Correlation Between SANTANDER and Intermediate Capital
Can any of the company-specific risk be diversified away by investing in both SANTANDER and Intermediate Capital at the same time? Although using a correlation coefficient on its own may not help to predict future stock returns, this module helps to understand the diversifiable risk of combining SANTANDER and Intermediate Capital into the same portfolio, which is an essential part of the fundamental portfolio management process.
By analyzing existing cross correlation between SANTANDER UK 8 and Intermediate Capital Group, you can compare the effects of market volatilities on SANTANDER and Intermediate Capital and check how they will diversify away market risk if combined in the same portfolio for a given time horizon. You can also utilize pair trading strategies of matching a long position in SANTANDER with a short position of Intermediate Capital. Check out your portfolio center. Please also check ongoing floating volatility patterns of SANTANDER and Intermediate Capital.
Diversification Opportunities for SANTANDER and Intermediate Capital
0.05 | Correlation Coefficient |
Significant diversification
The 3 months correlation between SANTANDER and Intermediate is 0.05. Overlapping area represents the amount of risk that can be diversified away by holding SANTANDER UK 8 and Intermediate Capital Group in the same portfolio, assuming nothing else is changed. The correlation between historical prices or returns on Intermediate Capital and SANTANDER is a relative statistical measure of the degree to which these equity instruments tend to move together. The correlation coefficient measures the extent to which returns on SANTANDER UK 8 are associated (or correlated) with Intermediate Capital. Values of the correlation coefficient range from -1 to +1, where. The correlation of zero (0) is possible when the price movement of Intermediate Capital has no effect on the direction of SANTANDER i.e., SANTANDER and Intermediate Capital go up and down completely randomly.
Pair Corralation between SANTANDER and Intermediate Capital
Assuming the 90 days trading horizon SANTANDER UK 8 is expected to under-perform the Intermediate Capital. But the stock apears to be less risky and, when comparing its historical volatility, SANTANDER UK 8 is 11.33 times less risky than Intermediate Capital. The stock trades about -0.17 of its potential returns per unit of risk. The Intermediate Capital Group is currently generating about 0.07 of returns per unit of risk over similar time horizon. If you would invest 210,000 in Intermediate Capital Group on September 5, 2024 and sell it today you would earn a total of 6,000 from holding Intermediate Capital Group or generate 2.86% return on investment over 90 days.

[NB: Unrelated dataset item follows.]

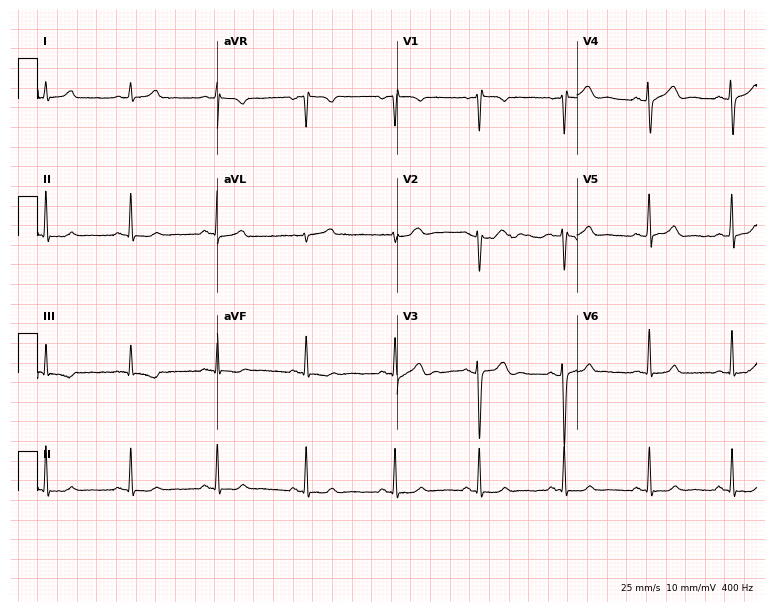
Standard 12-lead ECG recorded from a 24-year-old female patient (7.3-second recording at 400 Hz). None of these six findings is recorded: first-degree AV block, right bundle branch block, left bundle branch block, sinus bradycardia, atrial fibrillation, sinus tachycardia. Other findings, if any, are not listed.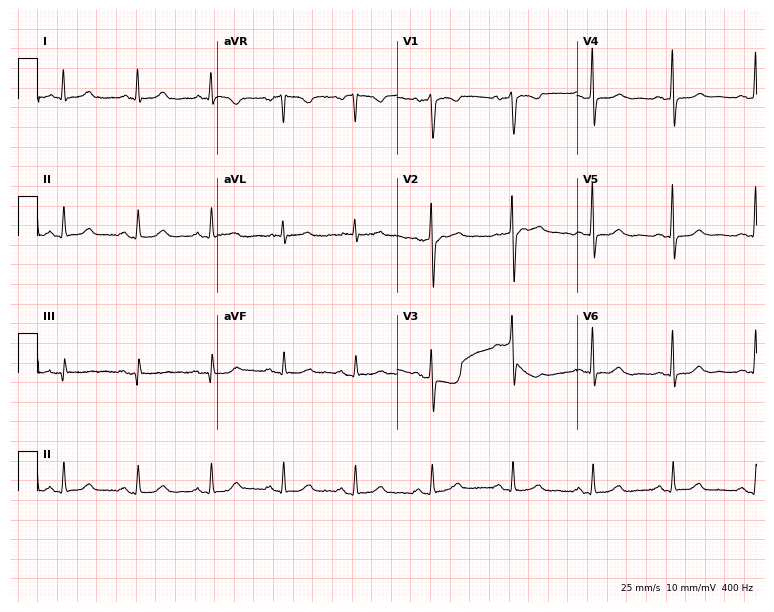
ECG (7.3-second recording at 400 Hz) — a female patient, 63 years old. Labelled as a normal ECG.

Time Period | 3 Months [change] |
Direction | Moves Together |
Strength | Insignificant |
Accuracy | 95.65% |
Values | Daily Returns |
SANTANDER UK 8 vs. Intermediate Capital Group
Performance |
Timeline |
SANTANDER UK 8 |
Intermediate Capital |
SANTANDER and Intermediate Capital Volatility Contrast
Predicted Return Density |
Returns |
Pair Trading with SANTANDER and Intermediate Capital
The main advantage of trading using opposite SANTANDER and Intermediate Capital positions is that it hedges away some unsystematic risk. Because of two separate transactions, even if SANTANDER position performs unexpectedly, Intermediate Capital can make up some of the losses. Pair trading also minimizes risk from directional movements in the market. For example, if an entire industry or sector drops because of unexpected headlines, the short position in Intermediate Capital will offset losses from the drop in Intermediate Capital's long position.SANTANDER vs. SupplyMe Capital PLC | SANTANDER vs. SM Energy Co | SANTANDER vs. FuelCell Energy | SANTANDER vs. Grand Vision Media |
Intermediate Capital vs. Greenroc Mining PLC | Intermediate Capital vs. Park Hotels Resorts | Intermediate Capital vs. Melia Hotels | Intermediate Capital vs. Roadside Real Estate |
Check out your portfolio center.Note that this page's information should be used as a complementary analysis to find the right mix of equity instruments to add to your existing portfolios or create a brand new portfolio. You can also try the Price Exposure Probability module to analyze equity upside and downside potential for a given time horizon across multiple markets.